PROBLEM TO WORK ON: Using the data below, print exactly the line with "Une Citroën 2CV", the line with "Le château de Lahosse", and every line between them, but none of the pictures.

INPUT:

········

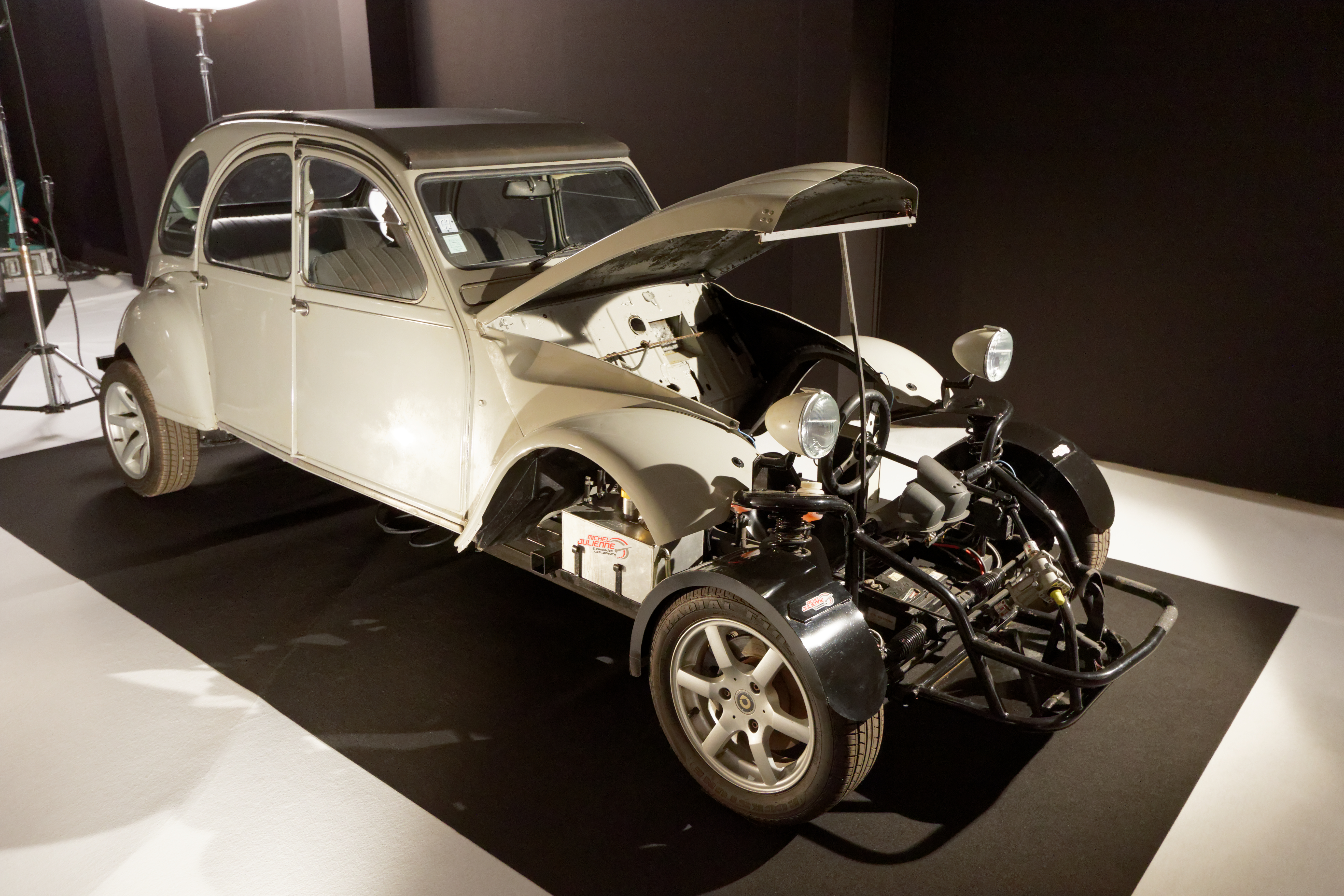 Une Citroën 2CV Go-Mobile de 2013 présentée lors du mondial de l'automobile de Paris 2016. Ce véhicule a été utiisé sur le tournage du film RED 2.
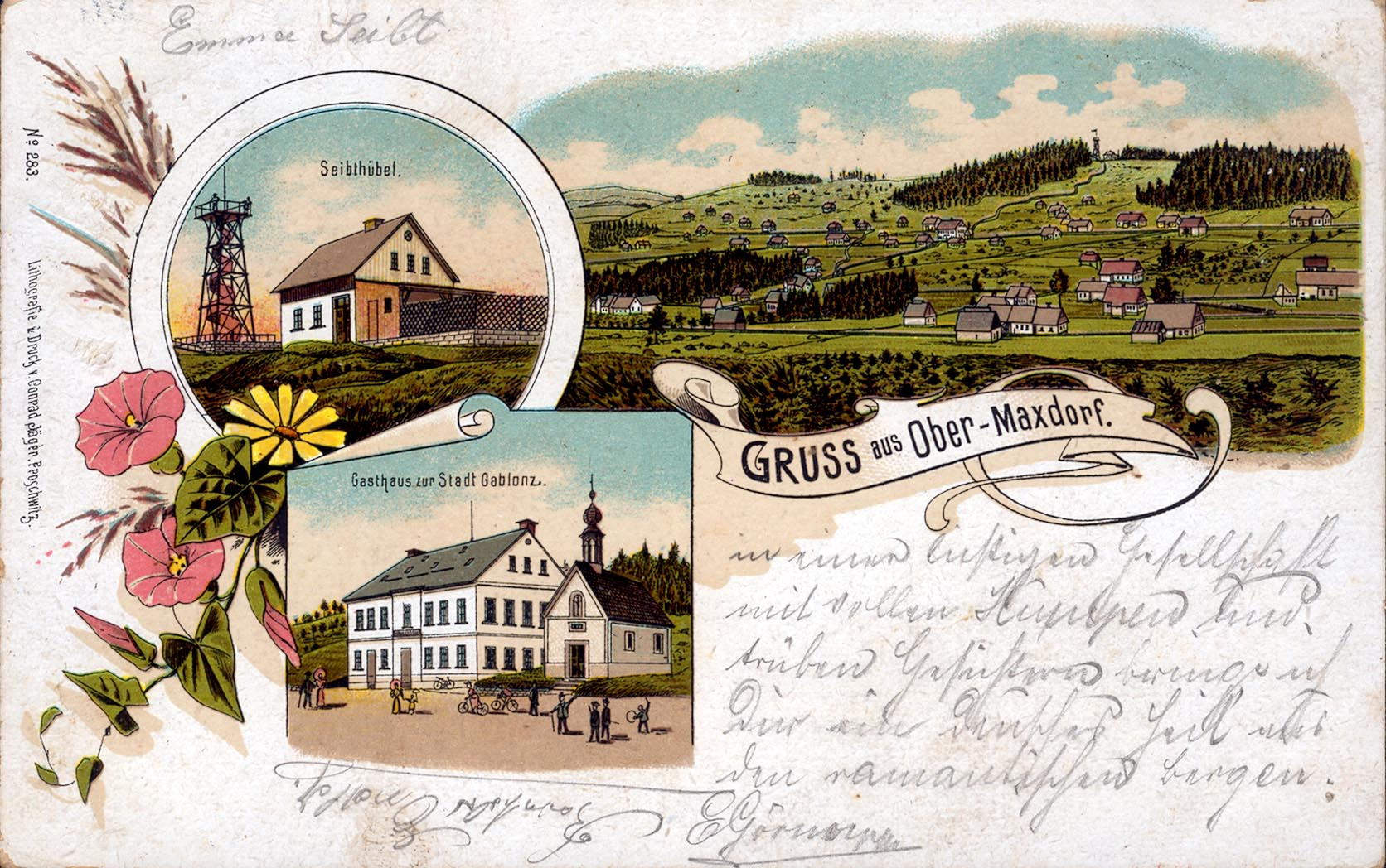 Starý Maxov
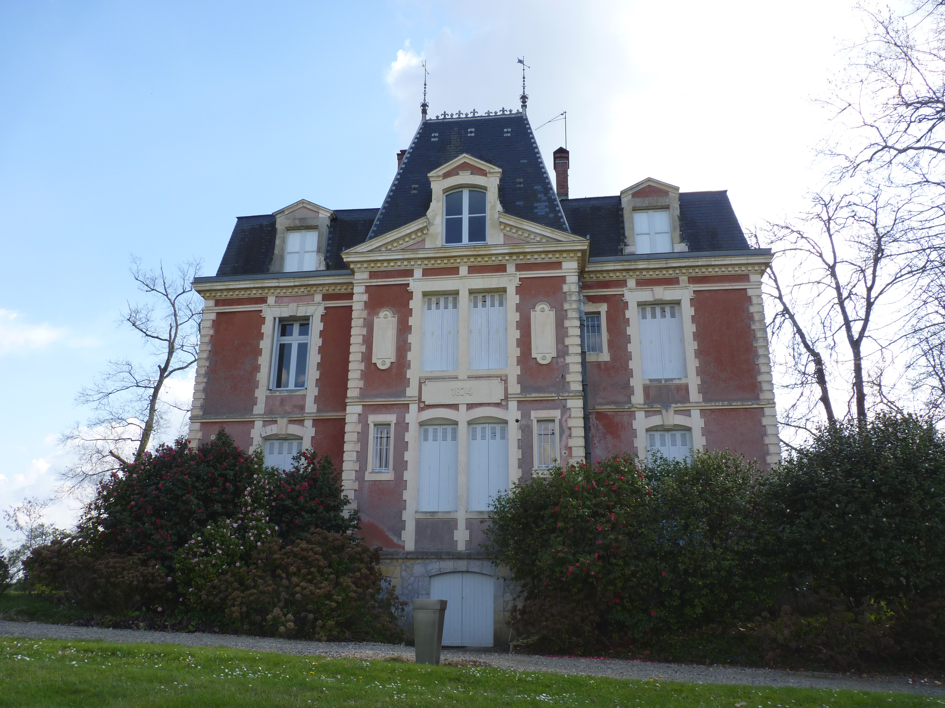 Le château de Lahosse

········

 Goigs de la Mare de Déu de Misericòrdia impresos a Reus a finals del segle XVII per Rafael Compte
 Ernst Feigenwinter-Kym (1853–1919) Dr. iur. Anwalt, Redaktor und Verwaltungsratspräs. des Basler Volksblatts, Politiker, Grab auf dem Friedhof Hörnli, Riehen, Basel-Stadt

········

RESULT:
 Une Citroën 2CV Go-Mobile de 2013 présentée lors du mondial de l'automobile de Paris 2016. Ce véhicule a été utiisé sur le tournage du film RED 2.
 Starý Maxov
 Le château de Lahosse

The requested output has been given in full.